Jun 1, 2004

my bank does this adorable thing where they give me an "available balance" and a "current balance." the two are always completely different amounts, seemingly chosen at random by some sadist down in their account management department. today i check my online banking ledger, and, bam, the difference between these two numbers is over a thousand dollars. a thousand five hundred, to be exact. egads! and then when i attempt to find out what, exactly, is the difference between "available" and "current," that same sadist has me staring at the screen for over twenty minutes as i try, without luck, to decipher their subtleties. this is especially not good because i think i have conjunctivitis yet again, and staring in deep concentration probably does naught for the healing process.

"current" and "available" sound like the same thing to me. those assholes.

anyhow, i'm either broke or rich. i have no idea which. who is to pay for confusing the account holder?

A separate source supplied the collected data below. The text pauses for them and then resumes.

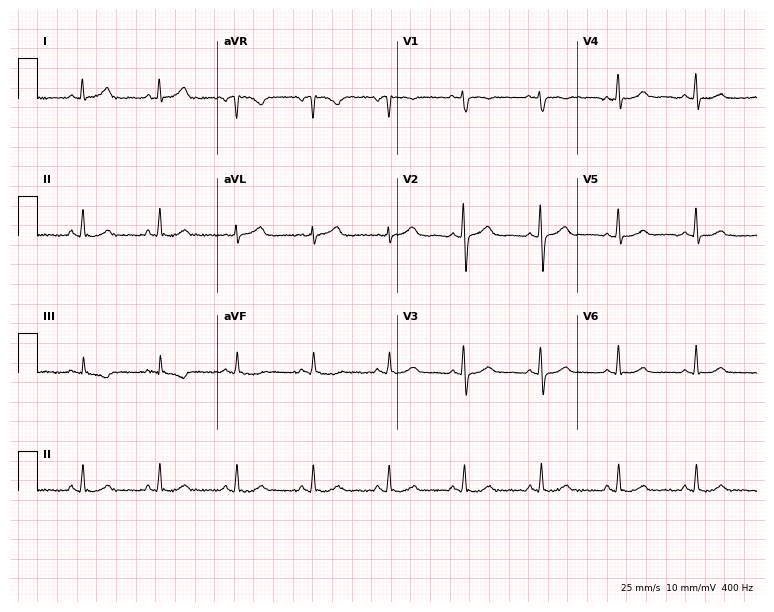
ECG — a 48-year-old female. Screened for six findings — first-degree AV block, right bundle branch block (RBBB), left bundle branch block (LBBB), sinus bradycardia, atrial fibrillation (AF), sinus tachycardia — none is recorded. Findings outside these six are not listed.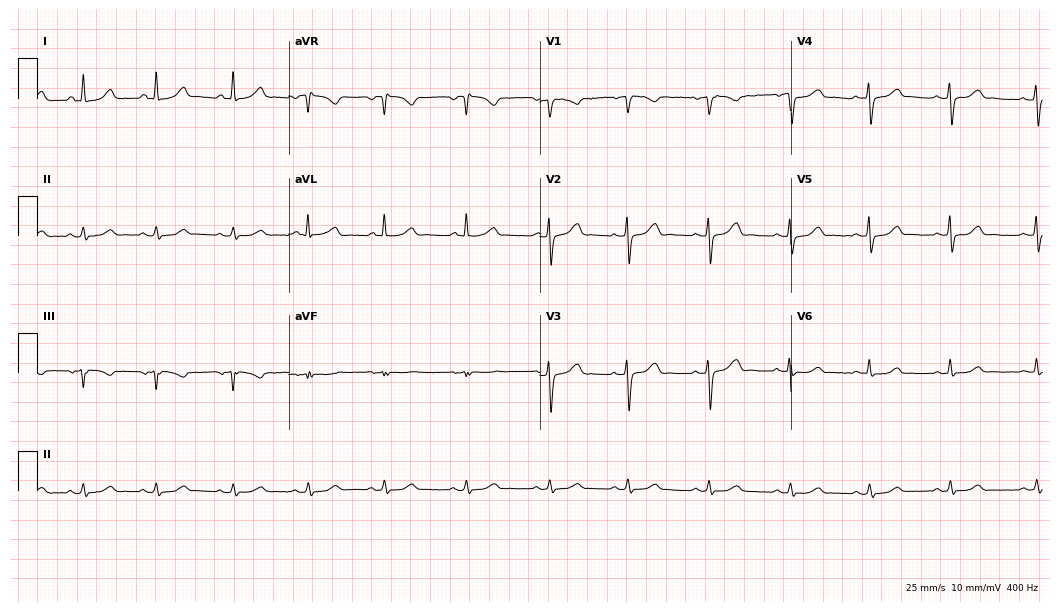
Resting 12-lead electrocardiogram. Patient: a woman, 37 years old. Read as a normal ECG.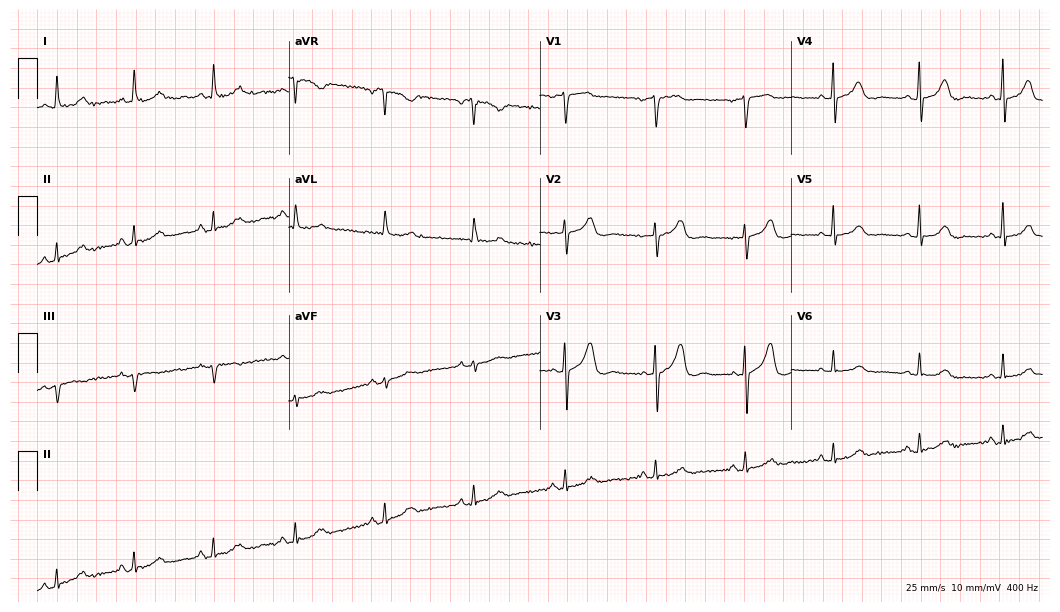
12-lead ECG (10.2-second recording at 400 Hz) from a female patient, 77 years old. Screened for six findings — first-degree AV block, right bundle branch block, left bundle branch block, sinus bradycardia, atrial fibrillation, sinus tachycardia — none is recorded. Only these six findings were labelled.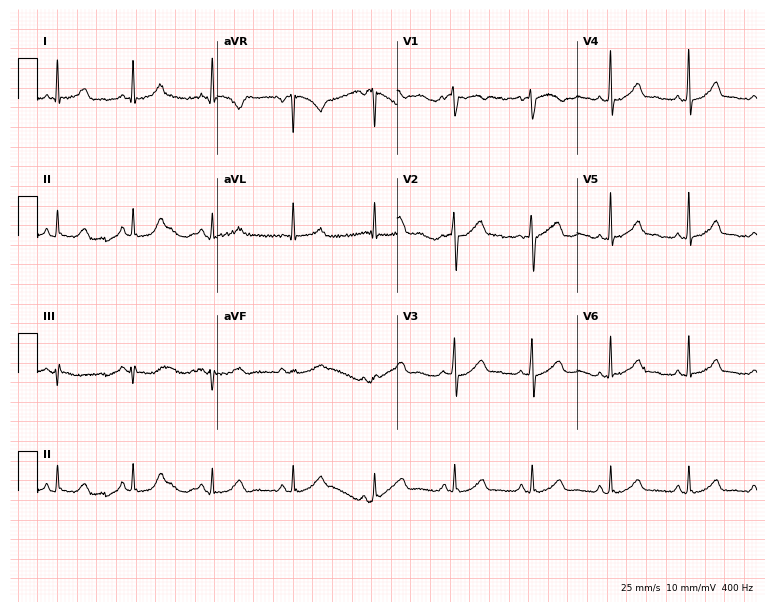
Electrocardiogram (7.3-second recording at 400 Hz), a 52-year-old female. Of the six screened findings (first-degree AV block, right bundle branch block, left bundle branch block, sinus bradycardia, atrial fibrillation, sinus tachycardia), none is recorded.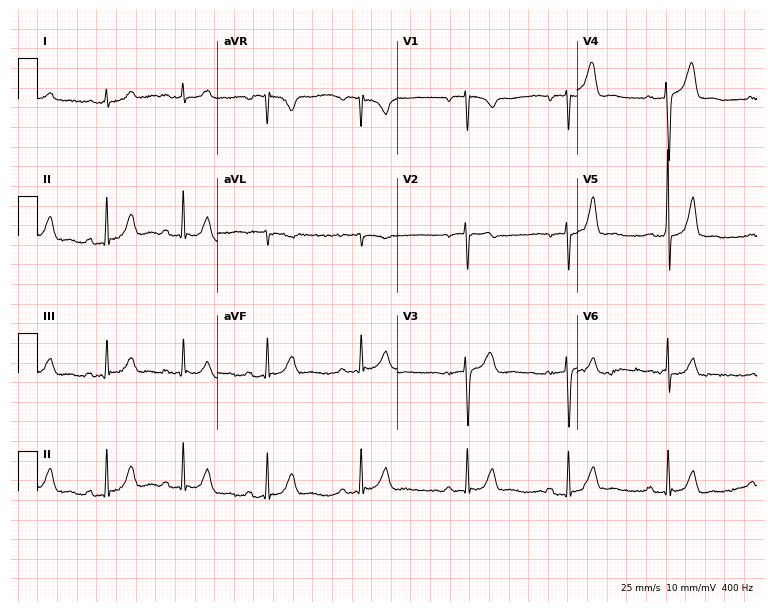
12-lead ECG from a man, 35 years old. No first-degree AV block, right bundle branch block (RBBB), left bundle branch block (LBBB), sinus bradycardia, atrial fibrillation (AF) or sinus tachycardia recorded for this tracing.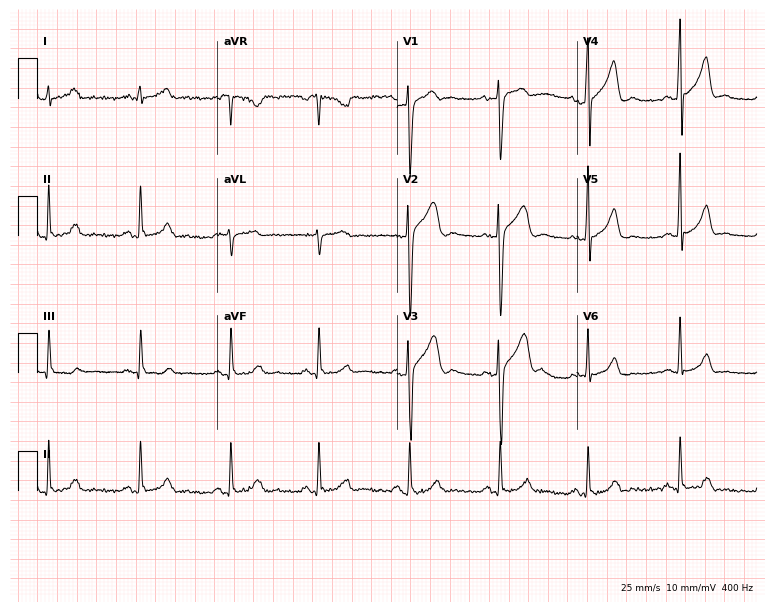
ECG (7.3-second recording at 400 Hz) — a male patient, 43 years old. Labelled as a normal ECG.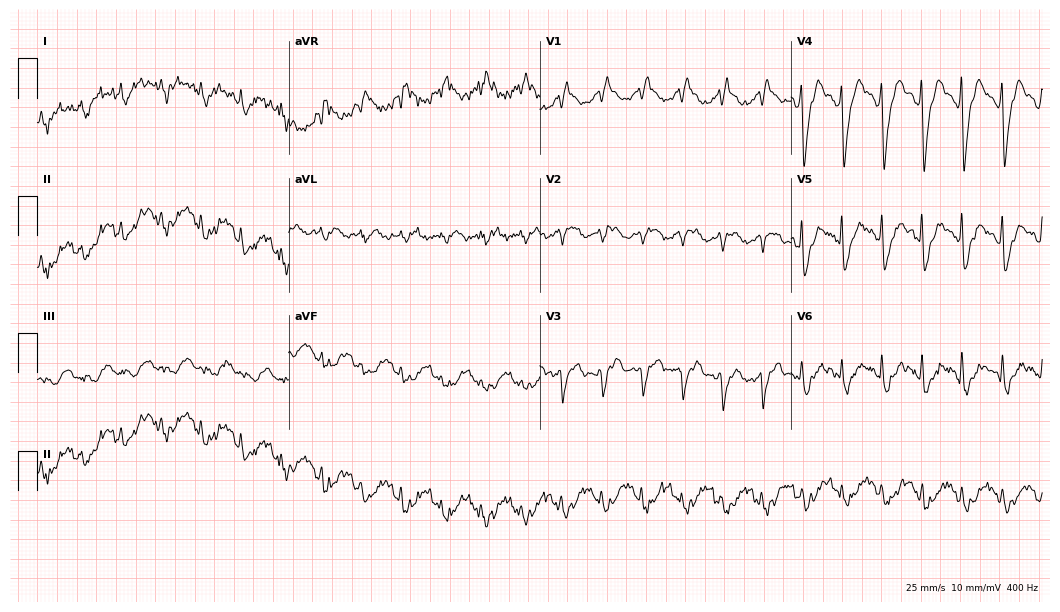
Resting 12-lead electrocardiogram. Patient: a woman, 60 years old. The tracing shows right bundle branch block (RBBB), sinus tachycardia (a sinus rate of 100 beats per minute or more).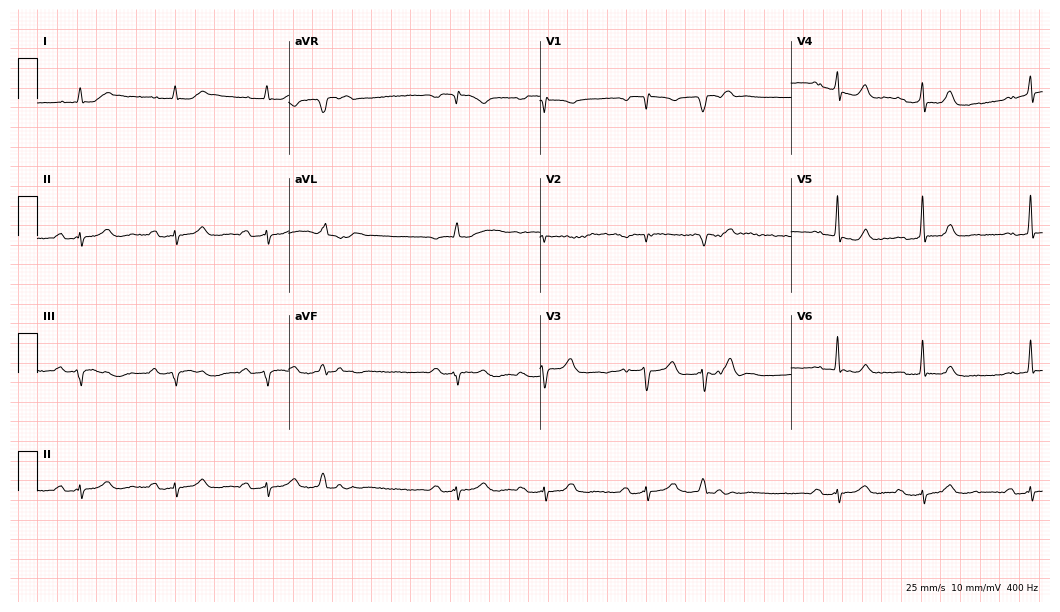
Resting 12-lead electrocardiogram. Patient: a man, 83 years old. The tracing shows first-degree AV block.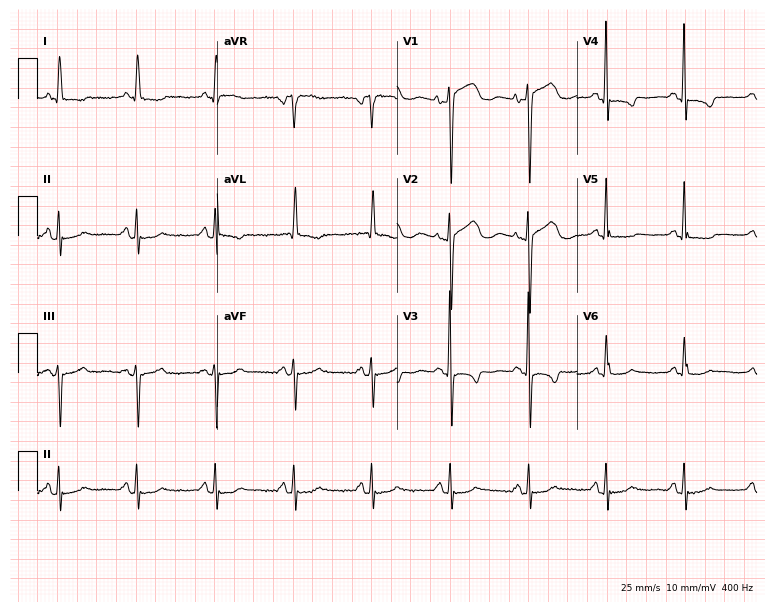
Resting 12-lead electrocardiogram. Patient: a 75-year-old female. None of these six findings is recorded: first-degree AV block, right bundle branch block, left bundle branch block, sinus bradycardia, atrial fibrillation, sinus tachycardia.

in other non-related news, i've decided i want to go on tlc's "what not to wear." these people get flown to manhattan and basically handed a check for something like five grand for splurging. also, they get a haircut and make-over. now, i don't want anyone cutting my hair, but my highlights do need retouching, so they can do that. also, maybe somebody could curl my eyelashes. i used to try that when i was younger but would inevitably end up hurting myself. severely.

i do need to get nominated before i can go on the show, though. i need to prove that i am badly in need of this wardrobe make-over. so i have decided to wear nothing but misshapen dresses created entirely of kraft american cheese singles. "tell me about this particular dress," the hosts will say in disgust as they hold up cheese dress # 14. "it's one of my favorites," i'll tell them, "although it's missing a sleeve due to a violent encounter with a band of mice."